The Defense Department is one of those agencies asking more questions about its own and the U.S.’ logistics and supply chain functions as a whole in light of COVID-19. LMI is one of the companies supporting Operation Warp Speed -- the White House’s broad effort to combat and end the pandemic.

Wagoner said LMI has worked with DOD on assessing its ventilator inventory, how many the agency needs and whether some should be deployed into general public health settings. Here again enters the broader logistics and supply chain resiliency topic that substantially all organizations wrestled with in the pandemic’s first few months given various stay-at-home orders worldwide and the virus’ spread.

“There are so many aspects of logistics that can trip you up and that’s what we’re working on,” Wagoner said. “We’re trying to build repeatable solutions around that to do that predictive analytics: look at all those components and try to say ‘This is the weak link in your supply chain, this is where you want some redundancy of suppliers, redundancy of shipping.’”

“We’ve been focused on in the last 20 years is that lean logistics -- let’s nail the exact amount of something that we need and get it there real time,” Wagoner added. “The pandemic, weather and everything else has told us we may not get it there real time like we thought.”

Regarding LMI itself, the nonprofit company both put in place the five-year plan and a slightly new structure before Wagoner officially started. LMI the parent is still nonprofit, but it has created a for-profit subsidiary that houses most of the firm’s operations. The nonprofit entity is where LMI houses its research work “for the good of government,” as Wagoner put it, and that “sometimes ends up coming back to us as an offering. Partnerships with universities and the fellows program also are in the nonprofit entity, he said.
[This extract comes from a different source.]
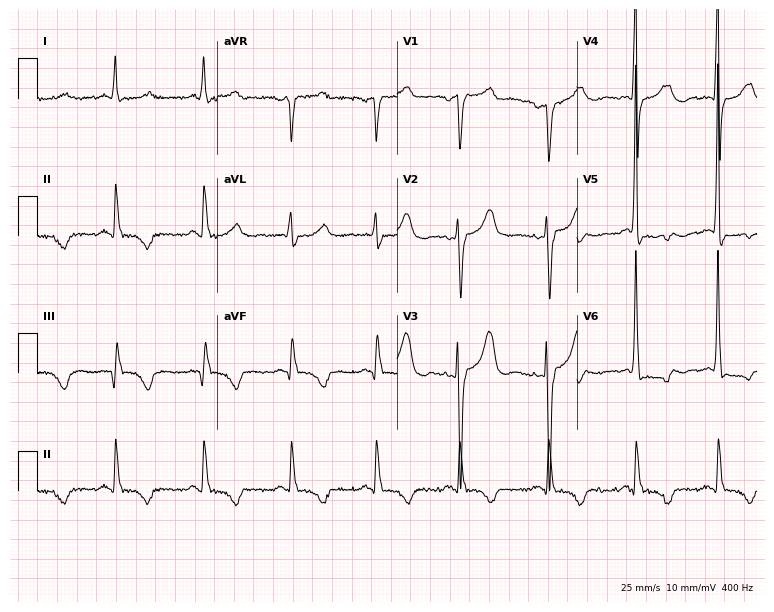
ECG — a female patient, 51 years old. Screened for six findings — first-degree AV block, right bundle branch block, left bundle branch block, sinus bradycardia, atrial fibrillation, sinus tachycardia — none is recorded.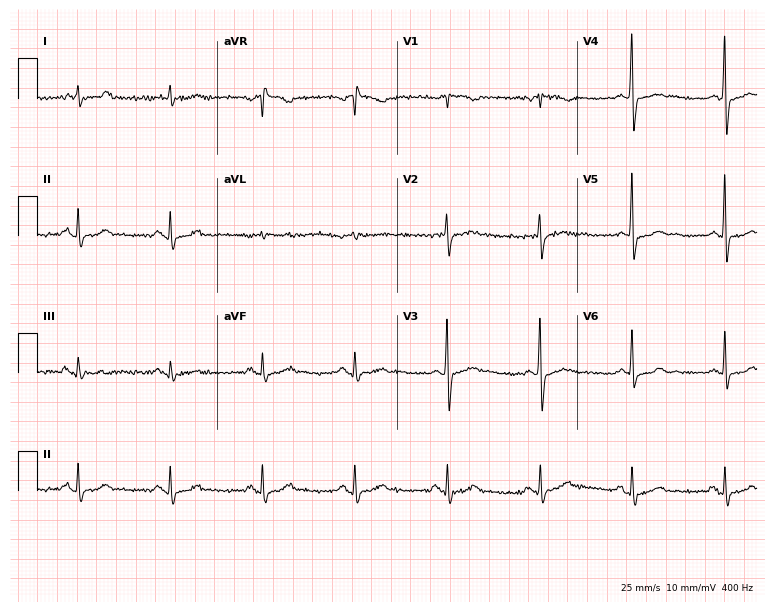
Standard 12-lead ECG recorded from a 74-year-old male (7.3-second recording at 400 Hz). Read as a normal ECG.

Why create a for-profit piece? LMI used its own cash for previous acquisitions, but wants more financial flexibility including borrowing capacity in the event a large and complex deal could be in the works. What Wagoner called “employee equity” to eventually share the returns with staffers is also something potentially on the horizon.
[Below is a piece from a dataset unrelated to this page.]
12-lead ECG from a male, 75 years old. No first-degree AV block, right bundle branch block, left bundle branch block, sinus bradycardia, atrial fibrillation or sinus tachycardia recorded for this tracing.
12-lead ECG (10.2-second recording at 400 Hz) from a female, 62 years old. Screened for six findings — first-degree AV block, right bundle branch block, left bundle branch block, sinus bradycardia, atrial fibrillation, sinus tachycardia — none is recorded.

LMI is at around $400 million in annual revenue and close to 1,800 employees today.

No details yet from Wagoner on what types of acquisitions could make sense for LMI, other than they will be to either gain new market access or capabilities to bring in that way versus through its own research-and-development investments. But that’s more because the information gathering phase is ongoing.

“Right now, the leadership team is doing the homework for me and they’re going to come to me over the next few weeks,” Wagoner said. “I’m going to get that in front of (the board) in November.”

One item LMI paused at the start of the COVID-19 crisis but has restarted is its venture capital fund to partner with and invest in emerging technology companies whose offerings may interest government clients. LMI Ventures was also something Wagoner told me he both was “really delighted” to learn about in joining but also knows the risk factors.

“Those are long-term bets that you’re making,” Wagoner said. “You have to have five, six, seven of these hoping for that one Palantir. .. What I really like about it is staying in touch with that community: what are the new technologies, how are people doing delivery different.”